COLUMBIA — Oral health professionals from across the state gathered for two days last week to formulate a strategy for preserving children's dental health in the face of a funding crisis.
An increase in uninsured and under-insured patients combined with a growing lack of dental providers is pushing dental care to the forefront of Missouri health needs. The Missouri Foundation for Health issued an Oral Health Promotion and Access letter in 2008, which reported that "five counties in the state are currently without a single active dentist, resulting in 29,085 people without immediate access to a dentist."
Less than 40 percent of Missouri employees have dental insurance. For every 70 dentists that retire, roughly 50 new dentists stay in Missouri, according to the report. Fewer dentists mean fewer openings for patients in general, especially for those without insurance or who are on Medicaid.
The strategy discussed last week centers on expanding school-based dental sealant programs, important in preventing cavities and other oral health issues. Up to 90 percent of tooth decay in children occurs in fissures and pits on molar teeth, as opposed to smooth surfaces.
Dr. Mark Siegal, from the Ohio Health Department Bureau of Oral Health Services, who was the keynote speaker at the event, said up to one third of children in school dental health programs have untreated dental problems.
The purpose of the event, called "Show-Me Healthy Teeth! A Missouri Dental Sealant Convening," was to produce a Missouri Dental Sealant Plan, according to the University of Missouri-Kansas City School of Dentistry, a sponsor of the event. "Dental sealants, along with water fluoridation, have been found to be effective in preventing tooth decay," the school's Web site said. Missouri currently does not have a statewide sealant program.

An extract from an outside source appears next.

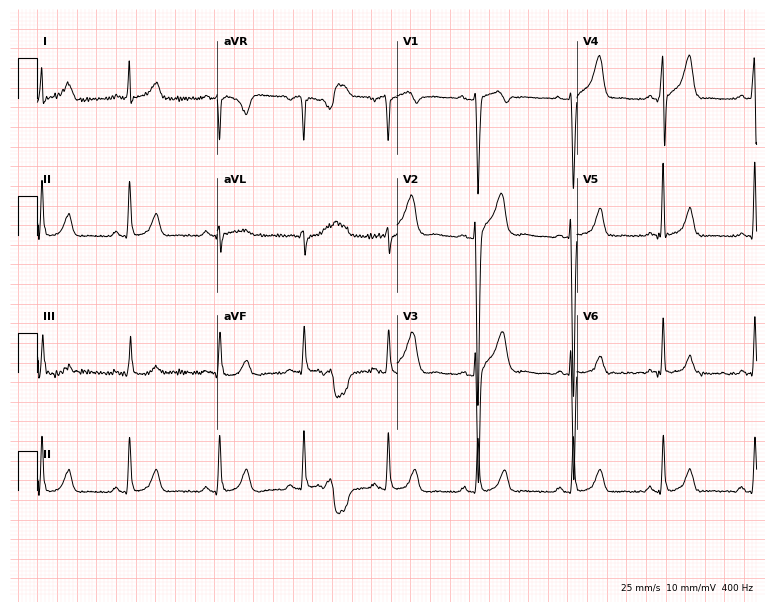
ECG (7.3-second recording at 400 Hz) — a 28-year-old man. Labelled as a normal ECG.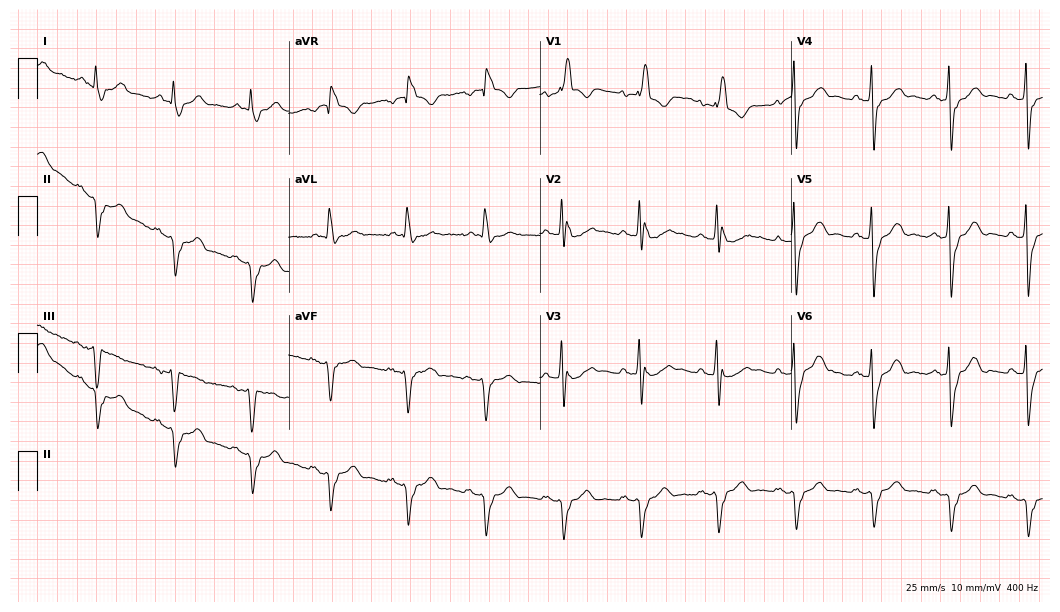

Research has found that sealants are effective in lowering bacteria levels, even if they are applied over current decay, Siegal said. And X-rays aren't necessary because dentists can visually check teeth and safely apply sealants over a small amount of existing decay without harm. That means sealants could be applied in schools fairly easily.
Funding such an effort could be far more difficult. Dr. Moncy Matthew from the UMKC School of Dentistry said the state's initial investments in dental sealants are coming to an end, and no commitment has been made for further funding. The Missouri Foundation for Health currently funds 12 sealant programs in 84 counties. Programs that receive these funds are asked to build sustainability options into their plans, said Julie Johnson from the Foundation's communication office.
"Our funding cannot be more than 25 percent of their budget because we want them to be able to sustain themselves," Johnson said. "We want them to be able to keep their programs going."
Even in hard economic times, it might be possible to launch a larger state dental sealant program because treating children is relatively inexpensive and there is scientific evidence showing the success of sealants, said Marcy Frosh, associate director of the Children's Dental Health Project (CDHP) in Washington, D.C.
Harold Kirbey from the Missouri Department of Health and Senior Services told participants that it is important to understand what Missouri needs in dental care. "We've done a poor job of communicating how important oral health is to overall health," Kirbey said. "Oral health is not just the dentist’s concern. All health professionals and individuals have a role in assuring good oral health. Ignoring oral health is an invitation to disease.”
The sponsors for the event included the Missouri Dental Association, Missouri Dental Hygienist Association, Missouri Primary Care Association, Missouri Department of Health and Senior Services, Missouri Dental Association Foundation, Head State State Collaboration Office and the UMKC School of Dentistry.
"This is the first time this many groups have gotten together to sponsor a convening to discuss an issue as timely as oral health," Matthew said in an interview after the conference.
Frosh and Booth agreed that the gathering was a significant step in addressing oral health concerns. Sealants offer an "infrastructure that will support all prevention programs down the road," Frosh said. "The fact that 100 people are taking two days at the end of their summer to talk about this shows how important this is."